閲覧、いいね、ブックマークをありがとうございます!

 残業を終えて凍てついた空気に白い息を吐きながら熊本晃(くまもとあきら)が自宅の前に帰り着いたところで、リビングに煌々と明かりが付いている事に首を傾げる。

 いつもなら四歳の息子の皐太(こうた)と妻は子供部屋で既に休んでいるはずだ。

 何か有ったのかと心配しながら家の鍵を取り出す。厚手の皮手袋に覆われたままだと鍵が掴みにくくて仕方なく右手の手袋を脱ぐと冬の寒さに手が刺されるようだった。

 ようやく家に入ればほんわかと暖かい空気に包まれて、ホッと息をつく。

 左手の手袋も脱ぎながらリビングに入ると、「おかえりなさい」の声に迎えられた。

 とん、と軽い衝撃があって息子の皐太に抱き着かれたことに気付いた。


「ただいま。まだ寝てなかったのか」

「皐太がどうしてもパパにお願いしたい事があるんだって」


 明日は休日とはいえ、二十一時を過ぎても起きている息子に小言を言うと妻が慌てて止めてきた。

 熊本の足にしがみついてお願いとばかりに見上げてくる息子に降参してソファーへと座らせると自分も脱いだコートを妻に預けてネクタイを緩めながら息子の隣に座る。

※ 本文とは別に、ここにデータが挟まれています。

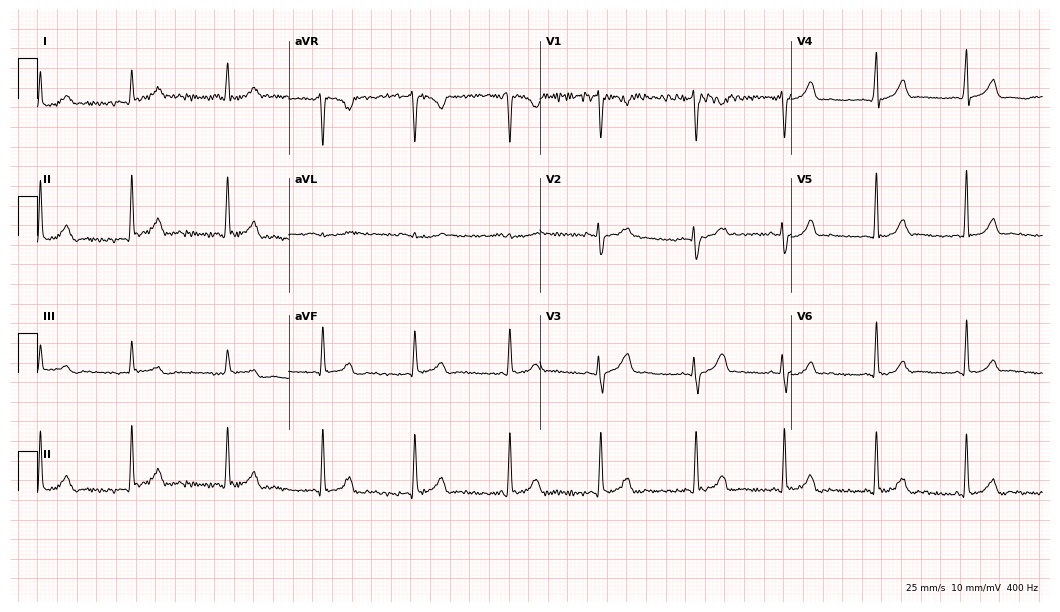
Electrocardiogram, a woman, 27 years old. Overall reading on record: normal ECG.
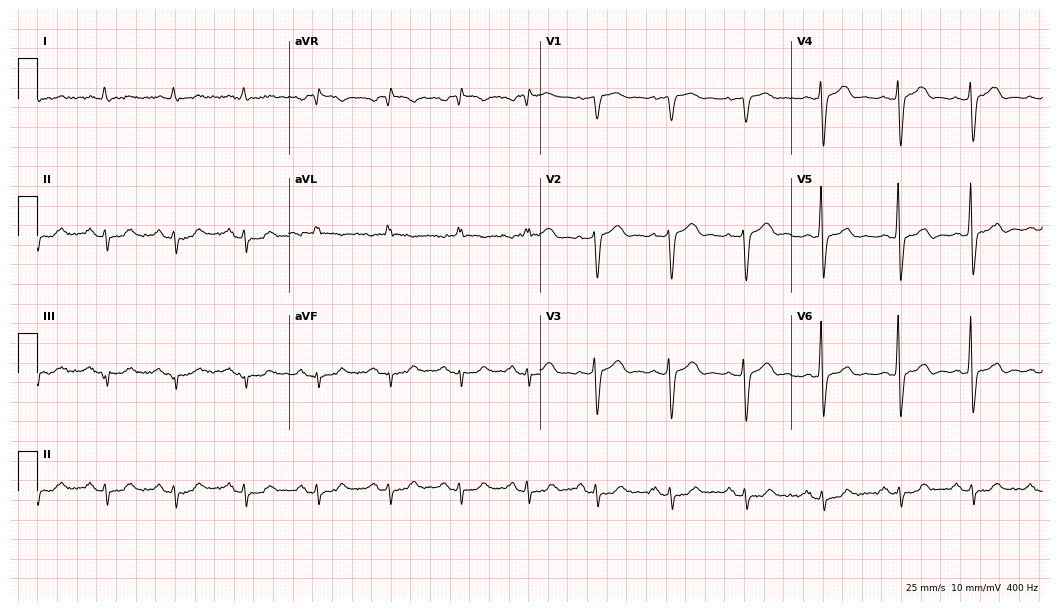
Standard 12-lead ECG recorded from a 69-year-old male patient. None of these six findings is recorded: first-degree AV block, right bundle branch block, left bundle branch block, sinus bradycardia, atrial fibrillation, sinus tachycardia.

 付きっぱなしのテレビが、どこかの池だか湖だかで身元不明の遺体が見つかったとか伝えてくるニュースが気になったが皐太はお構い無しに話し始めた。


 息子の話をまとめるとどうやらサンタクロースに会いたいらしい事が分かった。幼稚園の友達に『サンタはいない』と言われてケンカした事をあっちこっちに話を飛ばしながら説明してくれた。

 クリスマスイブに皐太と一緒に夜更しをしてサンタさんを待つ約束をした。可愛らしいお願いではあるが、皐太のサンタクロースは、プレゼントを枕元に置いている熊本なのだから、自分が一緒に待っていたら永遠に来るわけがない。

 まぁまだ四歳だから朝までには寝てしまう事を待つしかないか。

 熊本がそんな事を頭の中で計算しながら、皐太のお願いに頷くと皐太も妻も満足そうに笑って子供部屋に行った。


 一人になったリビングでさてどうするか、と考えるが、やはり皐太が寝落ちするのを待つ以上の案は考えられない。

 テレビはいつの間にかニュースが終わってコマーシャルになっていた。

 そこには香川なんとかとかいう名前の女性アイドルが映っている。亡くなった親友から誕生日プレゼントを貰ったという内容のコマーシャルだった。TTSとかいう聞き慣れない会社のコマーシャルだが、『未来に荷物を届ける』サービスらしい。一言でそう言われてもいまいちピンとこない。

 テレビの中では、香川の前に、急に赤い光と共にショートケーキとメッセージカードが現れて、香川が目を丸くして驚いている。香川が恐る恐る手を伸ばしてカードを開くと丸かった目があっという間に細められその目には涙が溢れてくる。

 それは、数日前に手術をして助からなかった親友からの贈り物だった……。

 この内容が、台本なのか実話なのかは知らないが、赤い光と共に荷物が届くというところに熊本は惹かれた。


 偶然にも熊本が勤める会社は、三田(みた)にあり、TTSの実店舗を桜田通り沿いに見掛けていたのだ。

 昼休みにでも仕事帰りでもいいから、一度行ってみようと考えた。


 翌日、熊本は仕事帰りにTTSへと向かうことにした。既に十二月の半ばになっているので、定時すぐのこの時間はどこかしらからクリスマスソングが流れ、赤と緑のクリスマスカラーが溢れていた。

 TTSと書かれたガラスの自動ドアが開くと柔らかい女性の声で「いらっしゃいませ」と迎え入れられ、キャビンアテンダントのようなまとめ髪と紺色のスーツ姿の店員に案内されて、白い椅子に座った。

 まだ知名度の低いサービスだからか他のお客の姿は見えない。


 胸に宮なんとかという名札を付けている店員からサービス内容を丁寧に説明されて、三時間後に届けるならば680円かと、思っていたよりも安い価格に熊本はホッとした。皐太の夢を守ると思えば安すぎる価格だ。

 三時間後から六時間後の一分前まで同じ価格帯なので、荷物を預けてから家に帰れるし、なんなら余裕で晩御飯と風呂を済ませる事も出来るだろう。

 後は皐太と一緒に子供部屋でプレゼントが届くのを待てばいいのだ。


 プレゼントの代わりに渡される予定のタグは、コインロッカーの鍵に付いているような楕円形の透明なプラスチックっぽい板だった。

 厚みはそんなにないので、枕元に置く大きな赤い靴下の中に放り込んでおけば目立たない。

 サンタの姿を見ることは出来ないが、少なくとも急に現れたプレゼントを見てサンタクロースの正体は親だ、とは思わないだろう。

 「是非ご検討下さい」と店員が笑顔で差し出したパンフレットをビジネスバッグにしまい込むと、熊本は店を後にした。


 家に帰るとすぐに子供部屋で寝ている息子を起こさないように妻だけをリビングに連れ出すと、パンフレットを見せて説明した。最初は寝ぼけた頭で理解が追い付かない妻だったが、二度目の説明でなんとか分かったらしく、嬉しそうに賛同してくれた。

 押し入れの奥に隠されている息子へのクリスマスプレゼントは、近所のショッピングストアの名前がプリントされた紙袋に入っていた。

 熊本が紙袋の中を覗くと赤い袋と緑のリボンでラッピングが見える。

 これはもう一度押し入れの奥にしまって、後日、会社に持っていく事にする。足元が狭くなるが当日までデスクの下にでも置いておくことにしよう。妻にはコレが入る靴下を用意してもらうようお願いした。